Trajectory of the semiconductor market

In 2022, the semiconductor market reached an all-time high in terms of silicon wafers shipped, reaching 14,713 MSI. However, last year semiconductor demand dropped back to 2018 levels as a result of supply chain issues, inflationary pressures and low consumer spending. In 2023, total silicon wafer shipments decreased by 14.3%. This dip in the market is believed to be temporary and Project Blue estimates that the semiconductor market will grow at a CAGR of 4.0% to 2034, and 3.2% to 2050.

Research and development funding is experiencing a significant upswing, propelling the industry towards the development of ever more sophisticated and efficient semiconductor technologies. Meanwhile, recognizing the vulnerabilities exposed during recent supply chain disruptions, industry leaders are actively implementing diversification strategies, fostering more resilient and geographically dispersed production networks.

Through these concerted efforts, production capacity is anticipated to remain aligned with the ever-increasing demand for semiconductors, which serve as the fundamental building blocks for advancements in artificial intelligence, the IoT, and a multitude of other transformative technologies shaping the global landscape.

The impact on critical materials

With the rising demand for high-end semiconductors, the raw materials necessary to facilitate the development of reliable and reputable microchips is set to increase. Many critical materials will see an increase in their consumption.

Silicon metal demand for semiconductor applications is expected to grow at a CAGR 4% to 2034 owing to an increasing demand in portable electronics as it is the main component in most electronic applications.

Demand for tantalum, one of the metals used as a thin oxide film that protects from copper leaching, is expected to grow by 4%py, meaning that around 500t Ta will be consumed annually by 2034 in the production of semiconductor wafers. Despite tantalum’s high performance, it is theoretically replaceable by other stable metals such as titanium. However, these alternatives to tantalum are unlikely to affect the market as tantalum is the best in the market for its required characteristics.

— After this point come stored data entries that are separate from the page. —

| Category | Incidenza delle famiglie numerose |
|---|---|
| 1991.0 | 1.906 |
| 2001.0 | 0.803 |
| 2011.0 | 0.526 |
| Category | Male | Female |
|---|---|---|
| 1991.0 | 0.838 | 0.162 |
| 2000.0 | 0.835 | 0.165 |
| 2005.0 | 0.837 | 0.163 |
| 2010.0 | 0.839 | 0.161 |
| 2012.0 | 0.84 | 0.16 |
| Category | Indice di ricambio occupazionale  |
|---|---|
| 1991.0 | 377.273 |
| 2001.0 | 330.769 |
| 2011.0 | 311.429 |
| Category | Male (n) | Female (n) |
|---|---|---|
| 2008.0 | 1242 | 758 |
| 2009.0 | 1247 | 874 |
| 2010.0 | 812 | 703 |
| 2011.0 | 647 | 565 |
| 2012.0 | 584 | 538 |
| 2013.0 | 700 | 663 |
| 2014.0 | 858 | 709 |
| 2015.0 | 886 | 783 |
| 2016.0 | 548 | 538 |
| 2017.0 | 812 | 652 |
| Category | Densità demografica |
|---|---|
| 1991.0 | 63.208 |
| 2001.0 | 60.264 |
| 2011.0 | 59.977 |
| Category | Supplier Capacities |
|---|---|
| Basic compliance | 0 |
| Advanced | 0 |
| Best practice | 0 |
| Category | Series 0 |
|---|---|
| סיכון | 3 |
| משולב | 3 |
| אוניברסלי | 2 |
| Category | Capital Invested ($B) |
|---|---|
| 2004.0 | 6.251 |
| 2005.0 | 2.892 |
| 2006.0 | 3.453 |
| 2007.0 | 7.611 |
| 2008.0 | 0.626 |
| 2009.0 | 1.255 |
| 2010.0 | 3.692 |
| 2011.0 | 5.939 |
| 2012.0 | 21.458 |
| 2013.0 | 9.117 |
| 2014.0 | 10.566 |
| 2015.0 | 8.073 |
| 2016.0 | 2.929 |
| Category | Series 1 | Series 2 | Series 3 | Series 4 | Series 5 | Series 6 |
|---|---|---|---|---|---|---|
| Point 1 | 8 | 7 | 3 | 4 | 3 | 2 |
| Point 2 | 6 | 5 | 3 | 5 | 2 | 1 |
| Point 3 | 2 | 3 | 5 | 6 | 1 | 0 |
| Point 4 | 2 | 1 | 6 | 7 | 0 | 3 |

Gallium and germanium will also see demand increases. These metals sometimes work in competition with silicon as a base substrate for semiconductor applications. Due to their cost, they are not generally considered when developing products for general consumers, and typically have highly specific or military applications. Nonetheless, military and high-tech is expected to increase and germanium demand is expected to rise at 4%py, while gallium demand is set to increase at 3%py. 

Antimony and hafnium are also likely to benefit from the booming semiconductor market. These metals are typically used for doping silicon substrates for the creation of n- and p-type transistors. Hafnium specifically, can also be used as a gate insulator in the more advanced transistors, and as chip miniaturization continues, demand is expected to rise.